The law also has to deal with cases where someone attempts to do something criminal, but it’s logically impossible. For instance, a fellow puts a false side in his suitcase so he can smuggle lace doilies from Belgium back into America. He hope to avoid a tariff on such items, not knowing that, while he was in Europe, the tariff had been repealed. When the customs official discovers the lace in the hidden compartment, he knows the man has tried to break the law, but that there was no longer such law to break. Should he be charged with “attempted theft” in the sense that shooting a corpse would be “attempted murder”?

“Intention” plays a big role in discussions of human action. (Of course, birds do things too, like migrate, but most see a big difference between swallows and Guatemalans making their way to San Juan Capistrano.) Yes, I sneeze, and it may be reported as something I did, but it wasn’t intentional. So should we describe the sneeze as an “action” per se? And how far may an intention extend in describing an action? If you intend a tweet to ruin an authority figure (call him Nigel), and it does, is it fair to say of you, “He brought down Nigel?” How much credit or blame is due one, especially when the prospects were incredibly remote despite the depth of one’s intentions?
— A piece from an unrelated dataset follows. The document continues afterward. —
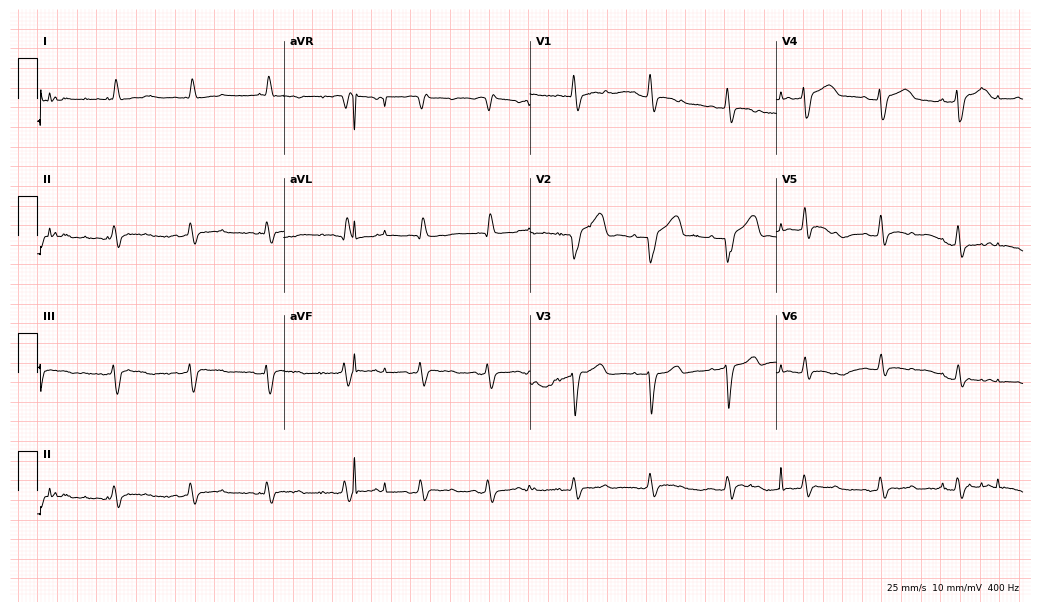
Resting 12-lead electrocardiogram. Patient: an 85-year-old man. None of these six findings is recorded: first-degree AV block, right bundle branch block (RBBB), left bundle branch block (LBBB), sinus bradycardia, atrial fibrillation (AF), sinus tachycardia. Other findings, if any, are not listed.

And what are intentions anyway? Are they part of a causal chain, like falling dominoes, with your ambition to unseat a celebrity driving you to feverishly key in 280 momentous characters? But what if you’re just horsing around, tossing out something outlandish, meant as a joke? If the consequences of those were the same, would we still describe them both with “He destroyed Nigel’s career”?

Back to Edward Briney’s intentions, he said he didn’t mean to hurt anyone? How might that be? The window with the gun was covered with tin, so intruders couldn’t see what was coming. And there was no sign announcing the presence of a loaded firearm. So his claim seemed empty, unless, that is, we read it very generously to say that he didn’t mean to hurt just anybody who might come along (e.g., surely not a young woman fleeing a rapist and seeking refuge in the old house), and that he hoped the device would never be triggered. But he clearly meant to injure any thief who might venture therein, for, as he testified, he “was mad and tired of being tormented.”

His wife, Bertha, moderated his plan a bit by persuading him to lower the barrel so as to hit the invader’s knees rather than his belly. And that raises the question of group action. May we give her joint credit for maiming Katko, since the couple collaborated? Or, rather, that Bertha and not Edward saved Marvin’s life?

Rich material for philosophical sorting, a topic heavy with implications for praise and blame, reward and punishment.